On merge requests: terraform plan and ansible-lint to catch problems before merging
On merge to main: terraform apply and, if Ansible files changed, the corresponding playbook

 1
 2
 3
 4
 5
 6
 7
 8
 9
10
11
12
13
14
15
16
17
18
19
20
21
22
23
24
25
26
27
28
29
30
31
32
33
34
35
36
37
38
39
40
41
42
43
44
45
46
47
48
49
50
51
52
53
54
55
56
57
58
59
# .gitlab-ci.yml (excerpt)
stages:
  - validate
  - plan
  - apply

variables:
  TF_ROOT: "${CI_PROJECT_DIR}/terraform/environments"
  ANSIBLE_CONFIG: "${CI_PROJECT_DIR}/ansible/ansible.cfg"

terraform-validate:
  stage: validate
  image: hashicorp/terraform:1.6
  script:
    - cd "$TF_ROOT"
    - terraform init -backend=false
    - terraform validate
  rules:
    - changes:
        - terraform/**/*

terraform-plan:
  stage: plan
  image: hashicorp/terraform:1.6
  script:
    - cd "$TF_ROOT"
    - terraform init
    - terraform plan -out=tfplan
  artifacts:
    paths:
      - "${TF_ROOT}/tfplan"
    expire_in: 1 week
  rules:
    - if: $CI_PIPELINE_SOURCE == "merge_request_event"
      changes:
        - terraform/**/*

terraform-apply:
  stage: apply
  image: hashicorp/terraform:1.6
  script:
    - cd "$TF_ROOT"
    - terraform init
    - terraform apply -auto-approve
  rules:
    - if: $CI_COMMIT_BRANCH == $CI_DEFAULT_BRANCH
      changes:
        - terraform/**/*
  when: manual

ansible-lint:
  stage: validate
  image: python:3.11-slim
  script:
    - pip install ansible ansible-lint
    - ansible-lint ansible/
  rules:
    - changes:
        - ansible/**/*

The terraform apply is manual — I do not want infrastructure changing automatically without my approval. The plan runs automatically on the MR for visibility.

What I sanitized

Publishing the repository required reviewing what should not be there:

Internal IPs: replaced with example ranges (192.168.1.x)
Domain names: the internal homelab domain (homelab.internal in the repo, something different in production)
Usernames: real usernames are not in the repository
SSH public keys: replaced with placeholders
Password hashes: removed from the Ansible inventory
Application secrets: encrypted with SOPS or removed, with an .example file alongside

The rule I followed: if someone with access to my local network could use that information to attack something, it does not go into the repository in plaintext.

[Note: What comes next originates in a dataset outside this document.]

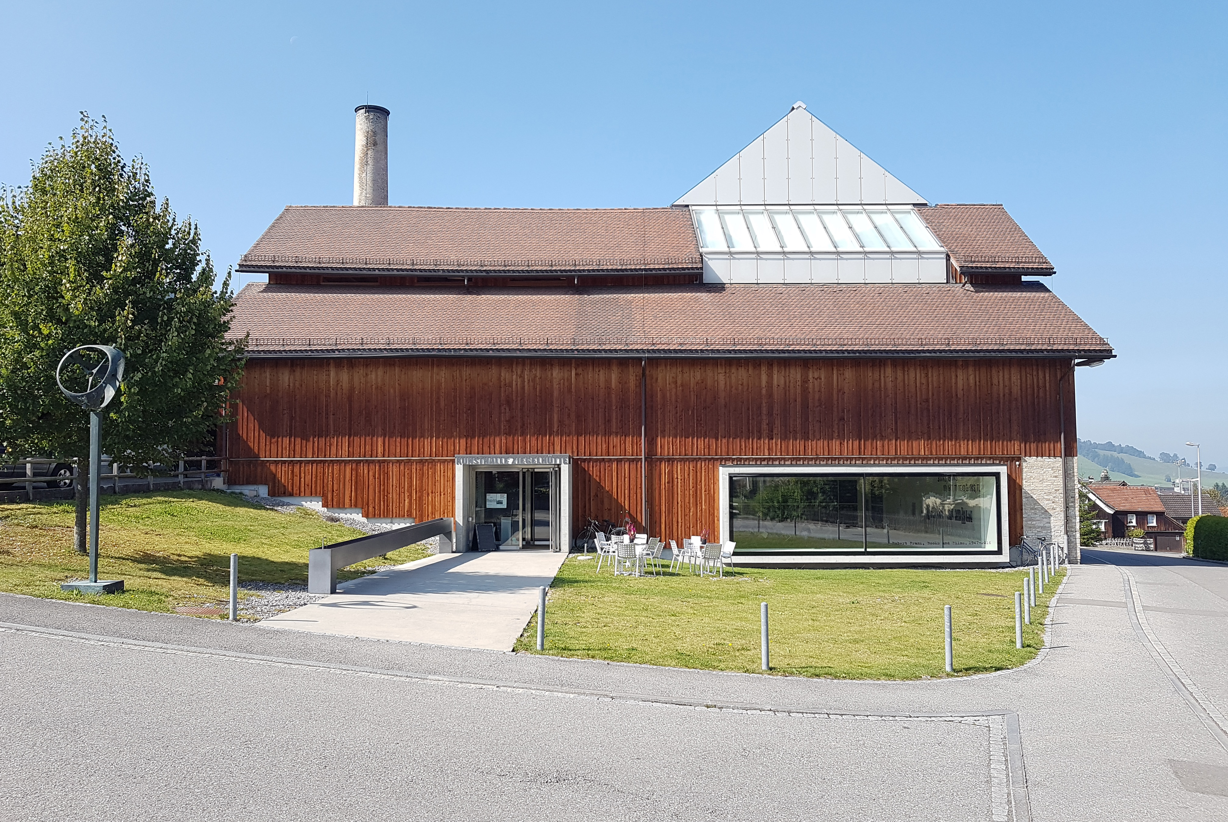 Kunsthalle Ziegelhütte, Appenzell, Schweiz, von außen
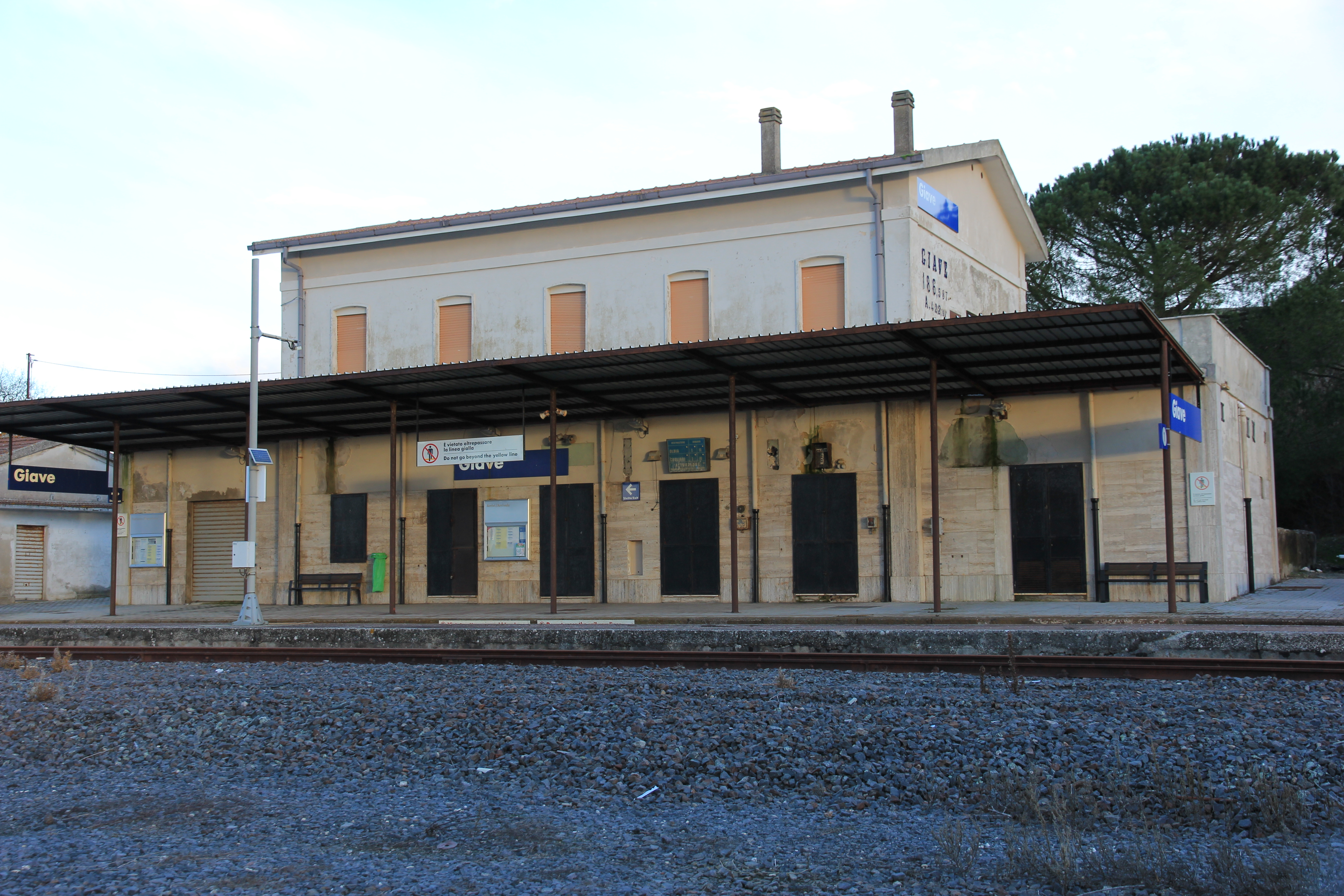 Giave - Stazione ferroviaria

Everything else can be there.

What is still pending

There are still things I manage by hand that should be codified:

OpenWrt: the router configuration is the hardest to bring into IaC. There is a Terraform module for OpenWrt that is not very well maintained. For now I manage it with an Ansible script that backs up the configuration and another that restores it. Not idempotent, but it works.

TrueNAS: it has a fairly complete REST API. There is a Terraform provider in development. It is on my radar for the next iteration.

Backups: I have backups, but the process is not in the repository. It lives in another loose script that will eventually end up here.

The repository is never “finished.” What matters is that the current state of the homelab is represented in it, and that any change goes through Git.